- [Exercise objective] Give again, word for word, every line in the entries below from the line with "Fx: 1 @ <64,554>-<263,644>" up to and including the line with "No fracture bounding box.", and no other line.

************

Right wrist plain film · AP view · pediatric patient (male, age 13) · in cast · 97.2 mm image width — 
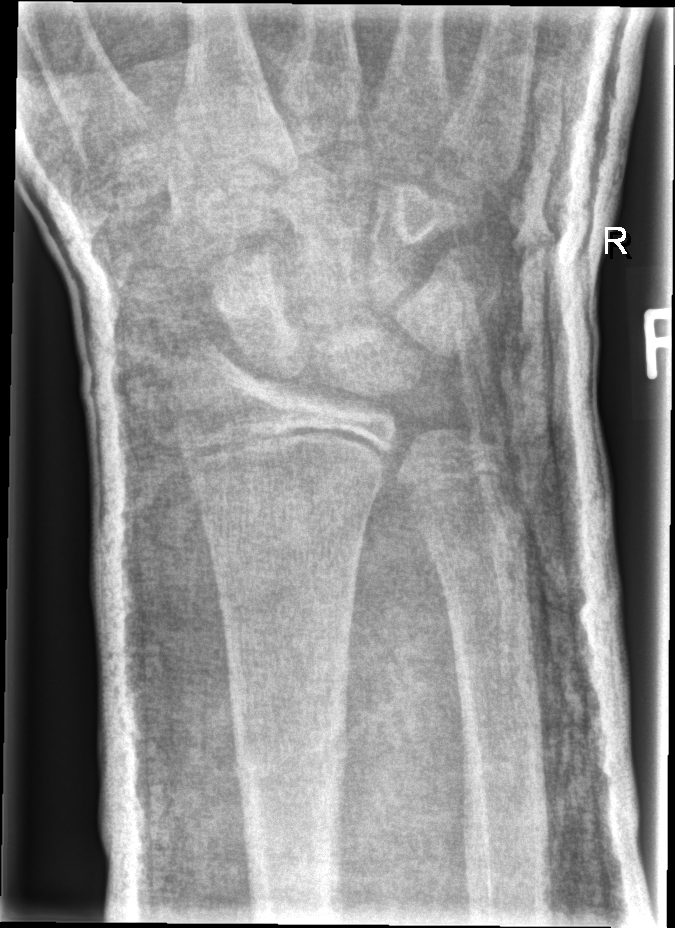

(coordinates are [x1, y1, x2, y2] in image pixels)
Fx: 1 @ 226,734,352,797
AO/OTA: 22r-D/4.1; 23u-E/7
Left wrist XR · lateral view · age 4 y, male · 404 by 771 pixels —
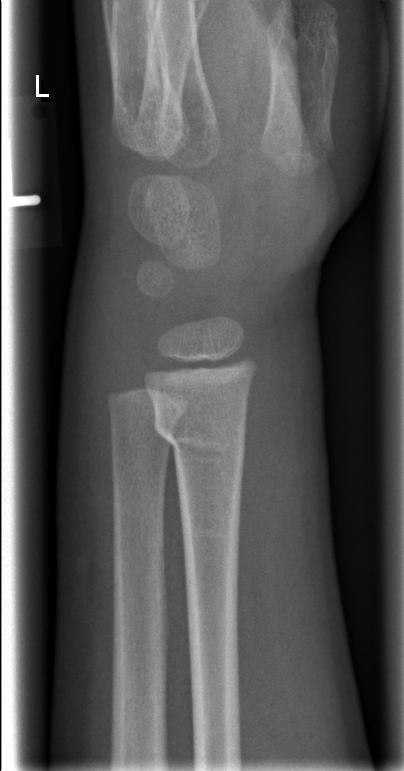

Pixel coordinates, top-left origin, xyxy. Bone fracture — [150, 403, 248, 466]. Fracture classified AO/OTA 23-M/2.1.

************

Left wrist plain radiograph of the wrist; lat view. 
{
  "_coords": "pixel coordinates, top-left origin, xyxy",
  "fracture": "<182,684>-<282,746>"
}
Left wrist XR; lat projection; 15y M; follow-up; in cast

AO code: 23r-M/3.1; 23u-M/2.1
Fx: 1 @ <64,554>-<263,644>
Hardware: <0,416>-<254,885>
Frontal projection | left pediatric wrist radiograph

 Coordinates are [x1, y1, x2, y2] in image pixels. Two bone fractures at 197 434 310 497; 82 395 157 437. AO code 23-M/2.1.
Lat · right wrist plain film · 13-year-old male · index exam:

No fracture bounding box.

************

- [Response to the task]
Fx: 1 @ <64,554>-<263,644>
Hardware: <0,416>-<254,885>
Frontal projection | left pediatric wrist radiograph

 Coordinates are [x1, y1, x2, y2] in image pixels. Two bone fractures at 197 434 310 497; 82 395 157 437. AO code 23-M/2.1.
Lat · right wrist plain film · 13-year-old male · index exam:

No fracture bounding box.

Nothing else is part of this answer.